Working with a relative can be tricky waters to navigate, but the proper approach can point you toward a healthy, productive professional relationship at the office or worksite. To start, have a conversation with your relative about the situation and how to best handle the unique circumstances of working together. This conversation will ideally take place before you begin your professional relationship, but if you’re already well into it, it may not be too late to get on the same page.
Here are five possible questions to consider during that conversation:
1. Will you ride together to and from work?
Carpooling could save you and your relative both on gas money and can be enjoyable, but if you do decide to ride together, make some decisions ahead of time, like what time you’ll leave home for work and what time you’ll both leave the office to make sure it will work out logistically. It can also be a good idea to decide whether or not you’ll talk about work and your mutual colleagues on your rides together. Venting can be healthy, but it could create a division between you and your relative and the other people you both work with.
2. How much and in what manner will you communicate at work?
Will you work together on projects? If so, what are your standards for professional communication with one another? If you won’t work together directly, will you still visit one another throughout the day? If so, when and for how long? Will you have lunch together? These are important questions to consider when deciding what your working relationship will look like in contrast to your at-home relationship.
3. Will you talk about home life in the workplace?

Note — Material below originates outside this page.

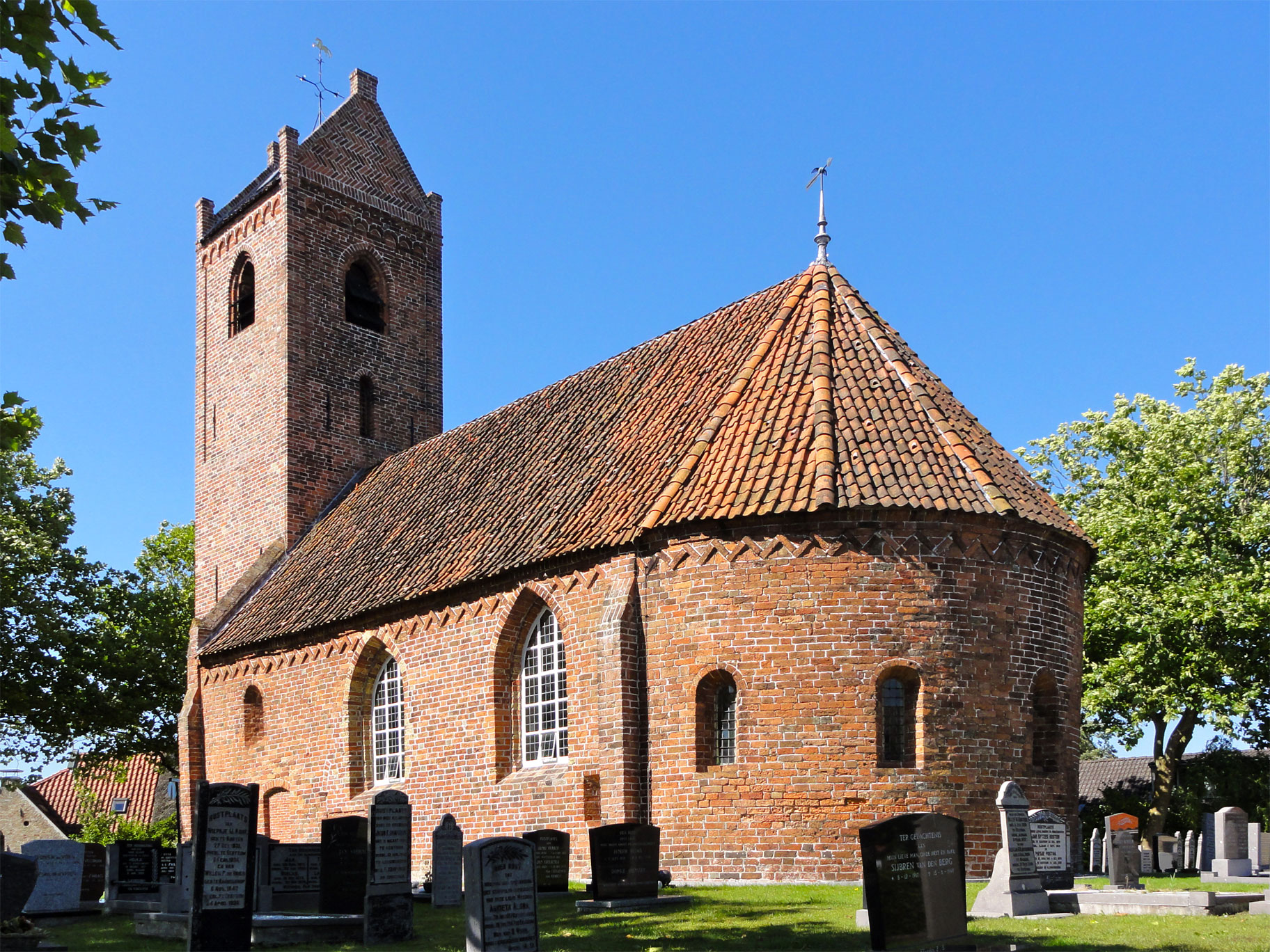 Sint-Petruskerk Schoolstraat 2 Jistrum

Avoiding conversations about things going on at home or mutual relatives while at work and sticking to professional topics could be helpful in keeping both your minds on doing great work and could keep you from getting caught up in family drama on your employer’s watch.

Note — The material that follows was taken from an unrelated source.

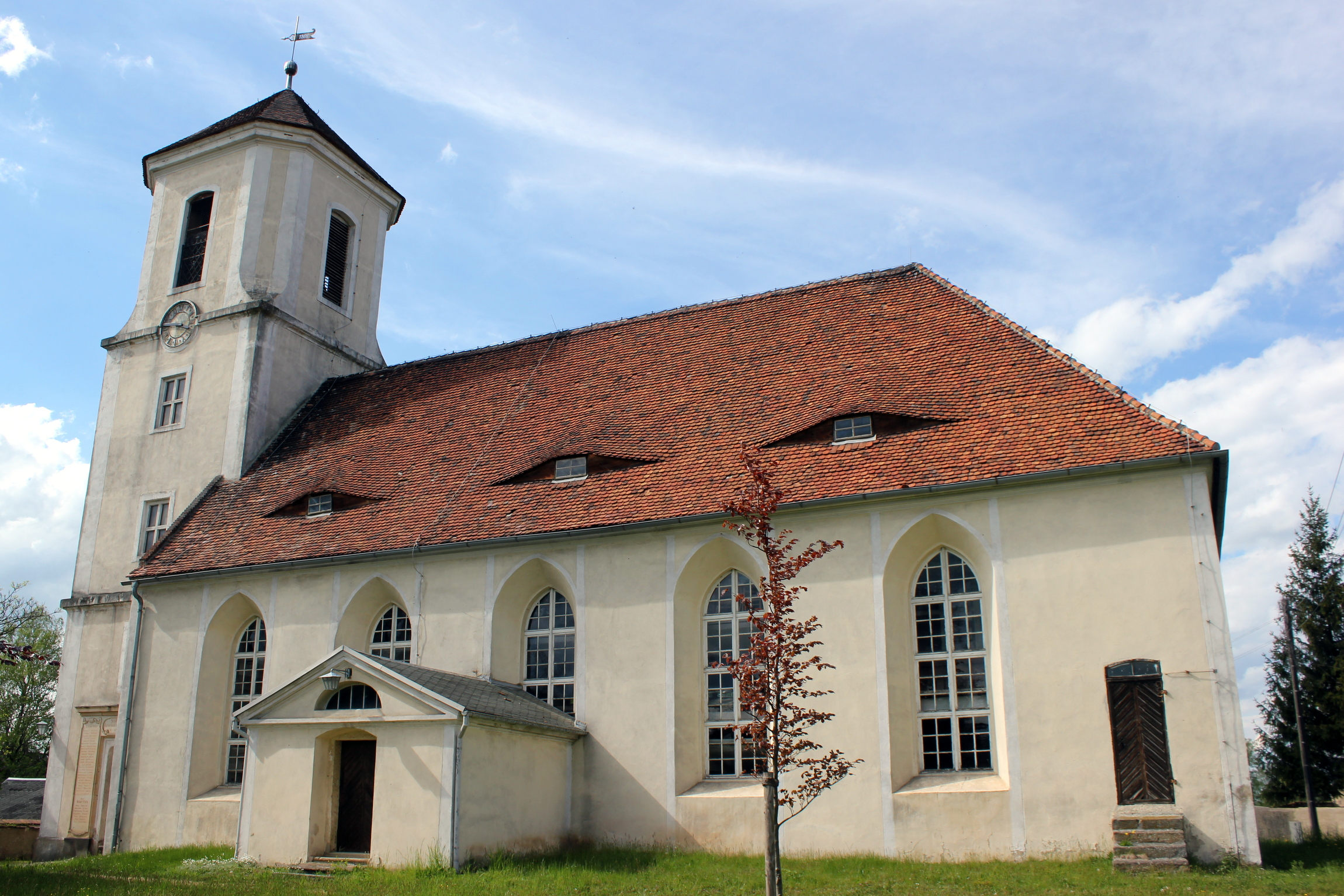 Hornjoserbsce: Bart; ewangelska cyrkej.

4. How should you treat one another as colleagues?
Do you normally hug your relative when you see them? If so, do you hug your other colleagues as well? It’s a good idea to match your behavior with your relative to your normal behavior with other folks you work with. This communicates your commitment to professionalism to everyone in your office and a sets a clear boundary in your own mind that you’re at work and not at home.
5. How else can you keep home and work life as separate as possible?
It may not be 100 percent possible to treat your relative like just another colleague, but you should make that the goal. To the degree possible, agree that you and your relative will speak to one another with the same professionalism that you speak to everyone else at your workplace and hold each other to the same professional standard.
These topics may be a little uncomfortable in the moment, but having a challenging conversation now could help avoid conflict or hurt feelings later on and set you up for a great working relationship with your relative.